» Problem
The required output is the exact text of the lines from the line containing "Puentes metálicos sobre" through the final line below, inclusive, without pictures.

» Data below
+--
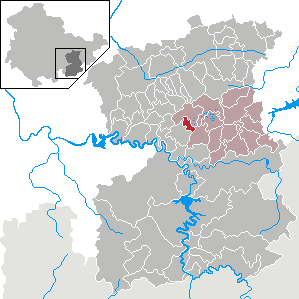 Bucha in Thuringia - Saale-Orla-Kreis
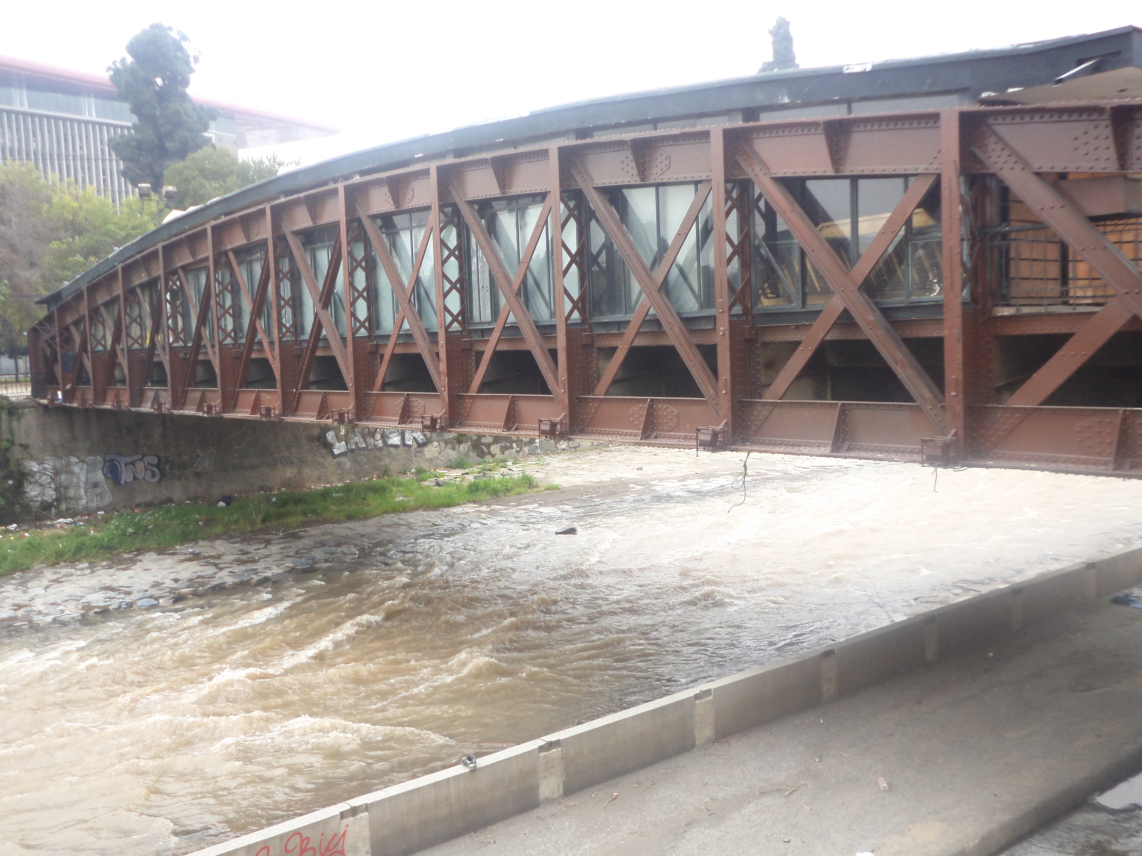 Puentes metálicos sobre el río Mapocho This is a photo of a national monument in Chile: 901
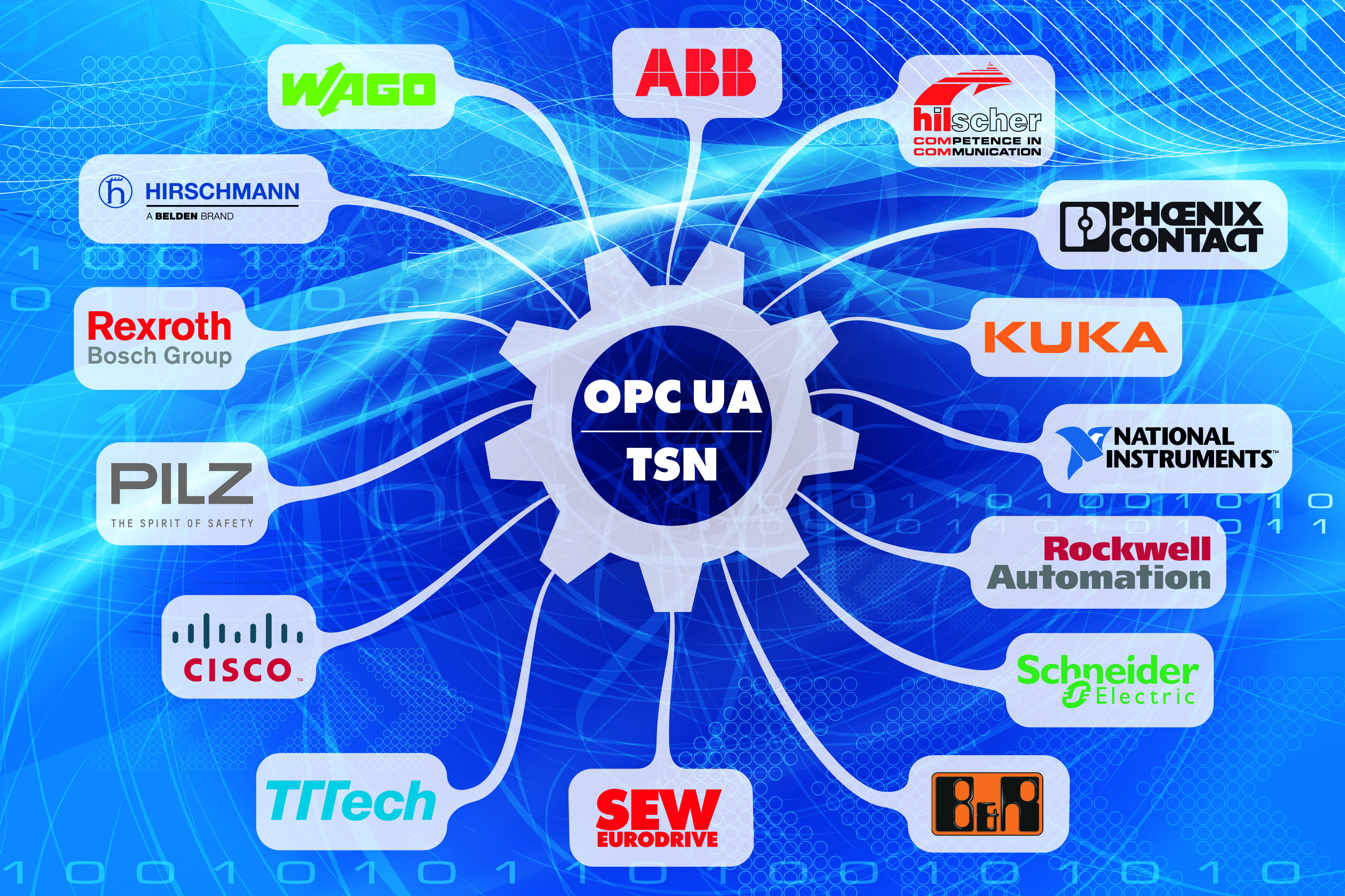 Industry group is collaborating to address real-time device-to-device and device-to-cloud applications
+--
» Task result
 Puentes metálicos sobre el río Mapocho This is a photo of a national monument in Chile: 901
 Industry group is collaborating to address real-time device-to-device and device-to-cloud applications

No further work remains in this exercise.